Speedy spatial data access using OGC Web Feature Service and Python

occassional data hobbist
3 min readMar 24, 2024

--

Location of Landslide Incidents in Hong Kong

Spatial data can be found in virtual infrastructure, the so-called Spatial Data Infrastructure (SDI). However, it normally has substantial data size, and thus, accessing tremendous spatial data online is always a challenge. To avoid overloading the system, such infrastructure would restrict people from accessing or downloading the entire dataset in one go.

Using the Location of Landslide Incidents in Hong Kong as an example, it has 10,072 records. However, the Web Feature Service (WFS) can return 10,000 records per query at most.

import geopandas as gpd
import requests
import geojson
from owslib.wfs import WebFeatureService
from urllib.parse import urlencode

# URL for WFS copied from CSDI portal
url = "https://portal.csdi.gov.hk/server/services/common/"
"cedd_rcd_1640249280153_17521/MapServer/WFSServer"

# Initialize owslib.wfs
wfs = WebFeatureService(url=url)

# Fetch the layer name using owslib.wfs
layer_name = list(wfs.contents)[-1]

# Specify the parameters for fetching the data
# Service: Service type, e.g. WFS, WMS
# Request: GetFeature operation supportred by WFS
# typeName: Layer name
# outputFormat: you guess.
# Count: specify amount of rows to return (e.g. 10000 or 100)
# startIndex: specifies at which offset to start returning rows
params = dict(
service='WFS',
version="2.0.0",
request='GetFeature',
typeName=layer_name,
outputFormat='geojson',
# count=2000,
startIndex=0)

query_params = urlencode(params)
query_url = f"{url}?{query_params}"

# Return a geoDataFrame
gdf = gpd.GeoDataFrame.from_features(geojson.loads
(requests.get(query_url).content), crs="EPSG:4326")

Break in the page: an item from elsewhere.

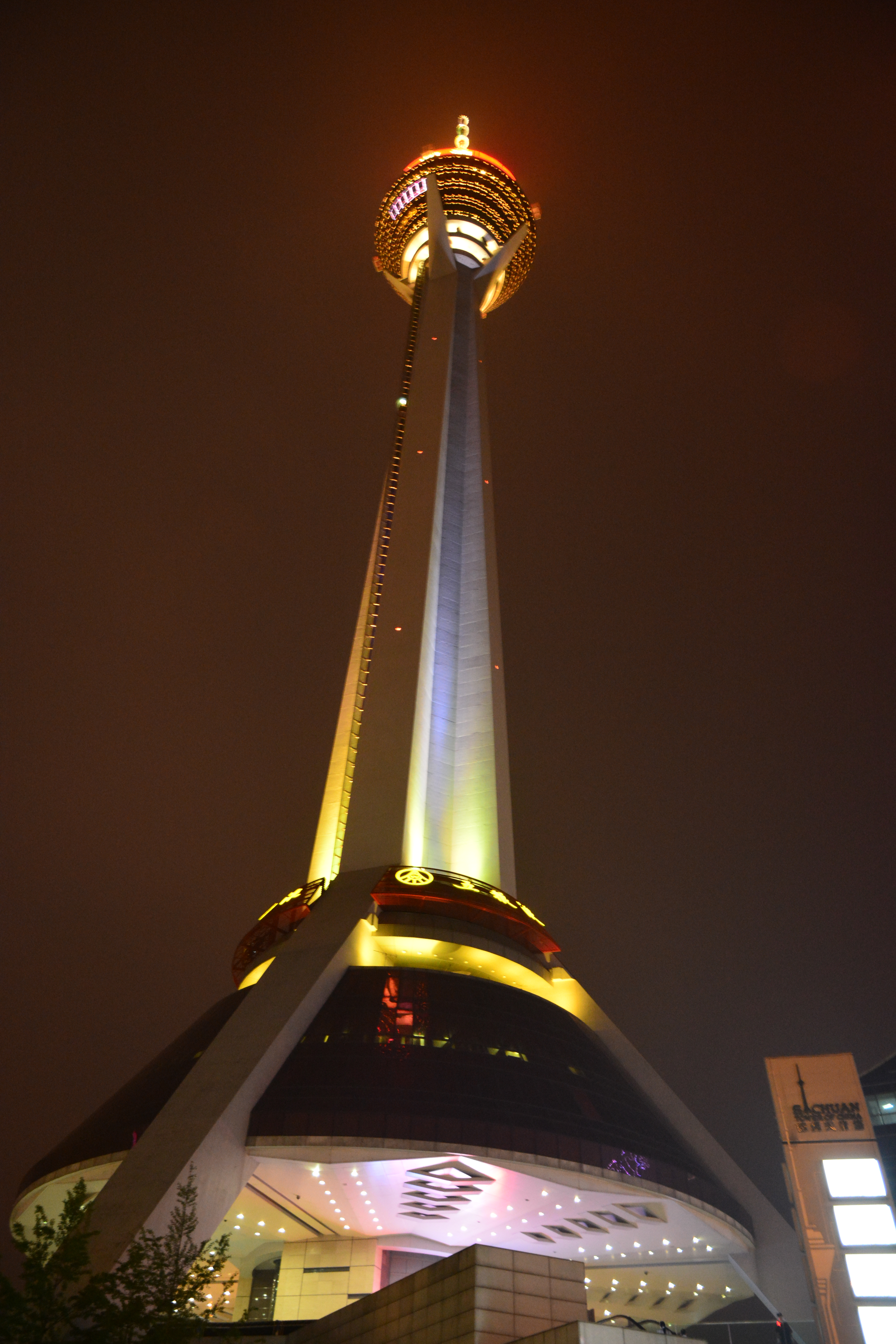 四川广播电视塔

# Return 10,000 for each attributes even if no. of records exceed 10,000
gdf.count()

To retrieve the remaining 70 records, we need to use a paging query with the total, count or step and repeat the query until all records can be retrieved.

import geopandas as gpd
import requests
import geojson
from owslib.wfs import WebFeatureService
from urllib.parse import urlencode

# URL for WFS from CSDI portal
url = "https://portal.csdi.gov.hk/server/services/common/cedd_rcd_1640249280153_17521/MapServer/WFSServer"

# Total can be retrieved by the specifying resultType="hits"
# in the GetFeature request.operator.
total= 10070
step = 10000

query_params = dict(
service="WFS",
version="2.0.0",
request="GetFeature",
typeName=layer_name,
outputFormat="GEOJSON"
)

# Loop through each page of query results
gdfs = []
for offset in range(0, total, step):
query_params['startIndex'] = offset
offset_query = urlencode(query_params)
offset_query_url = f"{url}?{offset_query}"
offset_gdf = gpd.GeoDataFrame.from_features(geojson.loads
(requests.get(offset_query_url).content), crs="EPSG:4326")
gdfs.append(offset_gdf)

# Concatenate the resulting dataframes
gdf = gpd.pd.concat(gdfs, ignore_index=True)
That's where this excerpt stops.